Posted by Richard Pettigrew March 17, 2023

The Robustness of the Diversity Prediction Theorem II: problems with asymmetry

There is a PDF of this post here.

Take a quantity whose value you wish to estimate---the basic reproduction number for a virus; the number of jelly beans in a jar at the school fête; the global temperature rise caused by doubling the concentration of CO2 in the atmosphere; the number of years before humanity goes extinct. Ask a group of people to provide their estimate of that value, and take the mean of their answers. The Diversity Prediction Theorem says that, if you measure distance as squared difference, so that, for example, the distance from $2$ to $5$ is $(2-5)^2$, the distance that the mean of the answers lies from the true value will be equal to the average distance from the answers to the true value less a quantity that measures the diversity of the answers, namely, the average distance from the answers to the mean answer.

In a previous blogpost, I asked: to what extent is this result a quirk of squared difference? Extending a result due to David Pfau, I showed that it is true of exactly the Bregman divergences. But there's a problem. In the Diversity Prediction Theorem, we measure the diversity of estimates as the average distance from the individual answers to the mean answer. But why this, and not the average distance to the individual answers from the mean answer? Of course, if we use squared difference, then these values are the same, because squared difference is a symmetric measure of distance: the squared difference from one value to another is the same as the squared difference from the second value to the first. And so one set of answers will be more diverse than another according to one definition if it is more diverse according to the other definition. But squared difference is in fact the only symmetric Bregman divergence. So, for all other definitions of Bregman divergence, the two definitions of diversity come apart.

This has an odd effect on the Diversity Prediction Theorem. One of the standard lessons the theorem is supposed to teach is that the mean of a more diverse group is more accurate than the mean of a less diverse group. In fact, even the original version of the theorem doesn't tell us that. It tells us that the mean of a more diverse group is more accurate than the mean of a less diverse group when the average distance from the truth is the same for both groups. But, if we use a non-symmetric distance measure, i.e., one of the Bregman divergences that isn't squared error, and we use the alternative measure of diversity mentioned in the previous paragraph---that is, the average distance to the individual answers from the mean answer---then we can get a case in which the mean of a less diverse group is more accurate than the mean of a more diverse group, even though the average distance from the answers to the truth is the same for both groups. So it seems that we have three choices: (i) justify using squared difference only; (ii) justify the first of the two putative definitions of diversity in terms of average distance between mean answer and the answers; (iii) give up the apparent lesson of the Diversity Prediction Theorem that diversity leads to more accurate average answers. For my money, I think (iii) is the most plausible.

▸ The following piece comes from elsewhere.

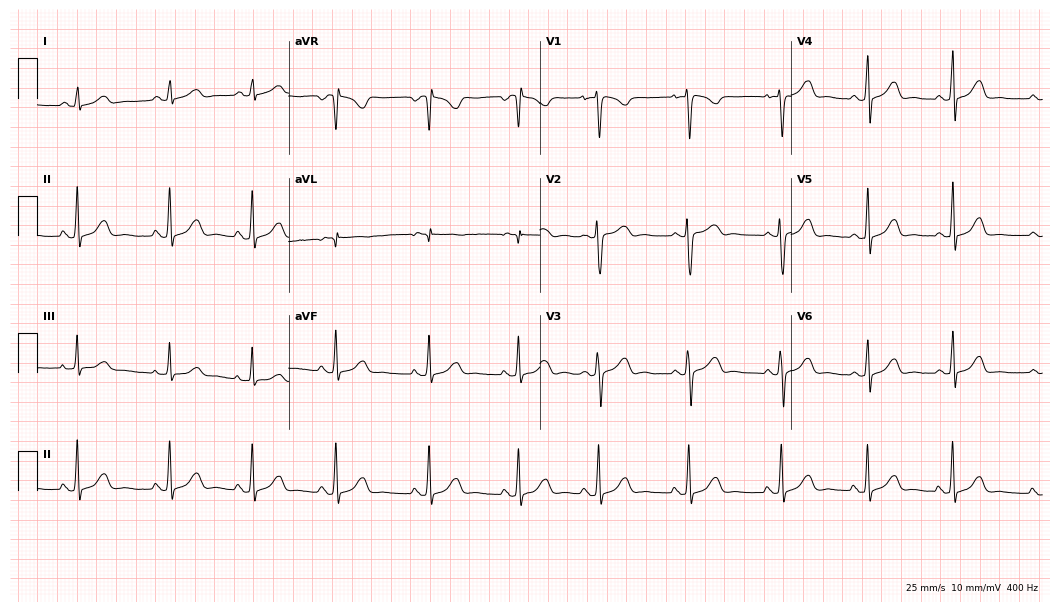
Electrocardiogram, an 18-year-old female. Of the six screened findings (first-degree AV block, right bundle branch block (RBBB), left bundle branch block (LBBB), sinus bradycardia, atrial fibrillation (AF), sinus tachycardia), none is recorded.

Let me finish off by providing an example. First, define two measures of distance:

Squared difference: $q(x, y) = (x-y)^2$

Generalized Kullback-Leibler divergence: $l(x, y) = x\log(x/y) - x + y$

Then the Diversity Prediction Theorem says that, for any $a_1, \ldots, a_n, t$, if $a^\star = \frac{1}{n}\sum^n_{i=1} a_i$,$$q(a^\star, t) = \frac{1}{n}\sum^n_{i=1} q(a_i, t) - \frac{1}{n}\sum^n_{i=1} q(a_i, a^\star)$$And the generalization I discussed in the previous blogpost entails that$$l(a^\star, t) = \frac{1}{n}\sum^n_{i=1} l(a_i, t) - \frac{1}{n}\sum^n_{i=1} l(a_i, a^\star)$$But drawing from this the conclusion that groups with the same average distance to the truth are more accurate if they're more diverse relies on defining the diversity of the estimates $a_1, \ldots, a_n$ to be $\frac{1}{n}\sum^n_{i=1} l(a_i, a^\star)$, rather than $\frac{1}{n}\sum^n_{i=1} l(a^\star, a_i)$. Suppose that we define it in the second way instead. And take two groups each containing two individuals. Here are their estimates of a quantity (perhaps the R number of a virus):$$\begin{array}{c|c|c|c|c|c} a_1 & a_2 & a^\star & b_1 & b_2 & b^\star \\ \hline 0.5 & 0.1 & 0.3 & 0.3 & 0.9 & 0.6 \end{array}$$Then $a_1, a_2$ is less diverse then $b_1, b_2$ according to the original definition of diversity, but more diverse according to the second definition. That is,$$\frac{l(0.5, 0.3) + l(0.1, 0.3)}{2} < \frac{l(0.3, 0.6) + l(0.9, 0.6)}{2}$$and$$\frac{l(0.3, 0.5) + l(0.3, 0.1)}{2} > \frac{l(0.6, 0.3) + l(0.6, 0.9)}{2}$$What's more, if $t = 0.44994$, then the average distance to the truth is the same for both groups. That is,$$\frac{l(0.5, 0.44994) + l(0.1, 0.44994)}{2} = \frac{l(0.3, 0.44994) + l(0.9, 0.44994)}{2}$$But then it follows that the mean of $a_1, a_2$ is less accurate than the mean of $b_1, b_2$, even though, according to one seemingly legitimate definition of diversity, $a_1, a_2$ is more diverse than $b_1, b_2$.$$l(0.3, 0.44994) > l(0.6, 0.44994)$$

Comments

Anonymous3 April 2023 at 12:34
Natural herbal Remedies....Contact him now for a herpes cure.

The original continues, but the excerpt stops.